Start by making the pastry. Cube the Butter (8 tablespoon) and add it along with the All-Purpose Flour (220 gram) and Salt (1 pinch) to a large bowl.
Using your fingers, lightly rub together the flour and butter for around 5 minutes until they resemble fine breadcrumbs. Add the Powdered Confectioners Sugar (65 gram) and stir to incorporate.
Next, add the Egg (1) and Water (1 tablespoon), use your fingers to lightly mix everything until it comes together as a dough.
Form the dough into a ball, wrap it in baking paper and place the dough in the fridge to rest for 30 minutes. Preheat the oven to 320 degrees F (160 degrees C).
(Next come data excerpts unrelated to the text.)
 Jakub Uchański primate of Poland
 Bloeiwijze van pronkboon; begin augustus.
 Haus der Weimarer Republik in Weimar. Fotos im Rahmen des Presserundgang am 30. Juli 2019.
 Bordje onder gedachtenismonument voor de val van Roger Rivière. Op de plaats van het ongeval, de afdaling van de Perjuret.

Scatter the Cashew Nuts (80 gram) on a baking tray, and place in the oven to toast for around 8 minutes or until slightly browned. Remove from the oven and place aside to cool.
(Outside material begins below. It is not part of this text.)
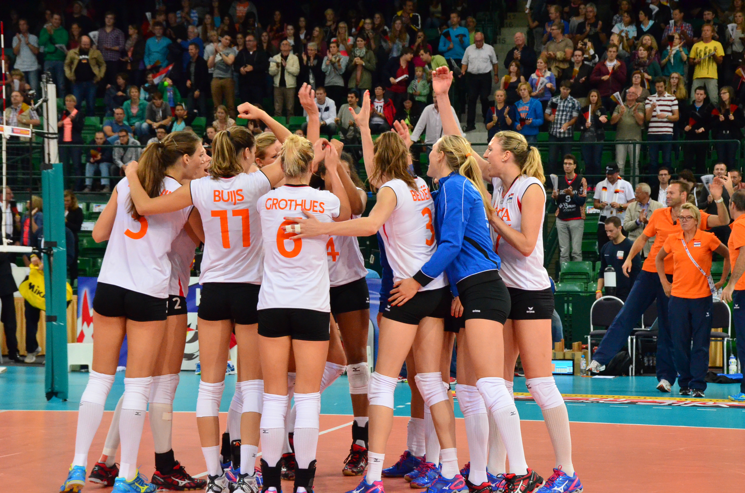 Volleyball-Europameisterschaft der Frauen 2013-Spielort Halle (Westf) Gerry-Weber-Stadion - Spiel 8. September 2013 (Spanien-Niederlande)
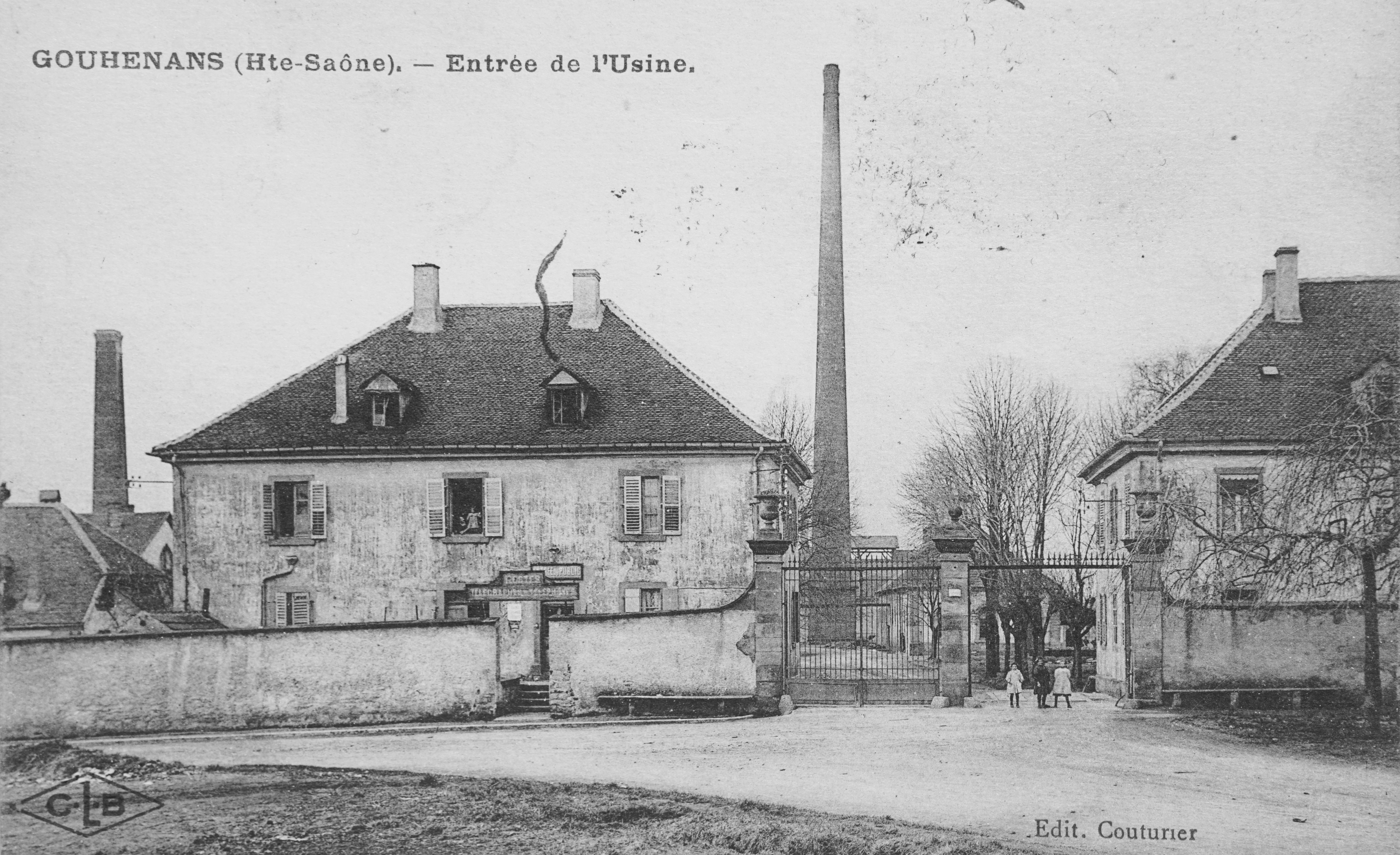 Gouhenans : Entrée de la saline et de l'suine chimique.

Lightly flour a work surface and roll the chilled pastry to a thickness of 3 mm.
Use the rolled pastry to line a 25 cm (9-in) easy release tart case, pressing the dough gently into the sides with your fingers whilst being careful not to stretch the pastry.
Line the case with a scrunched up sheet of baking paper and thoroughly cleaned coins (which provide excellent heat transfer!), then place in the oven for 20 minutes to blind bake the pastry.
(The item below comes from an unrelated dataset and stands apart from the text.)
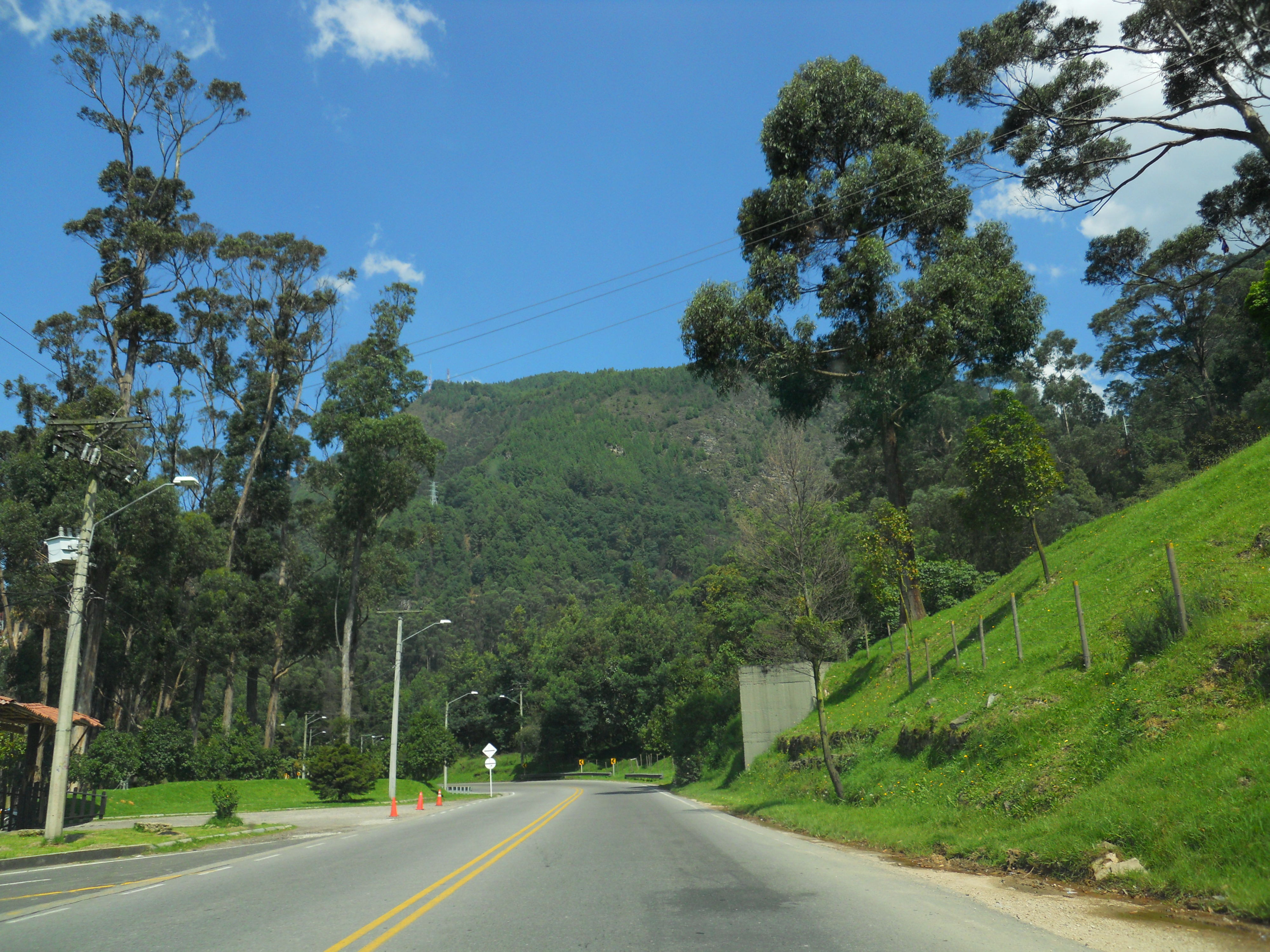 Bogotá, avenida Circunvalar a la altura del Parque Nacional. Al fondo, cerro del Cable.

Take the pastry case out of the oven and remove the baking paper and coins. Beat an Egg (1) and brush the insides of the pastry case with it. Place the case back in the oven for 5 more minutes (this will help to seal up any holes).
Remove the pastry case from the oven and allow to cool for 10 minutes. Turn the oven up to 350 degrees F (180 degrees C).
Place the toasted cashew nuts in a food processor, and blitz until they resemble coarse sand. Transfer to a bowl and combine together with the Breadcrumbs (80 gram) and Dry Mixed Spice (1 teaspoon), and Ground Cinnamon (1/2 teaspoon).
Zest and juice the Lemon (1/2). Heat the Golden Syrup (250 gram), Golden Syrup (90 gram), and lemon zest in a saucepan until starting to bubble.
Immediately pour the golden syrup mixture onto the nuts and breadcrumbs and stir to combine, followed by the lemon juice, Egg (1) and Cream (100 milliliter).
Pour the mixture into the prebaked pastry case and arrange the Pecans (120 gram) on top. Place in the oven for 15 minutes, or until the filling sets with the slightest of wobbles in the middle.
Once ready, remove the tart from the oven and trim off any excess pastry crust.
Allow to cool to room temperature before serving with a drizzle of cream, or a generous dollop of good quality vanilla ice cream. Enjoy!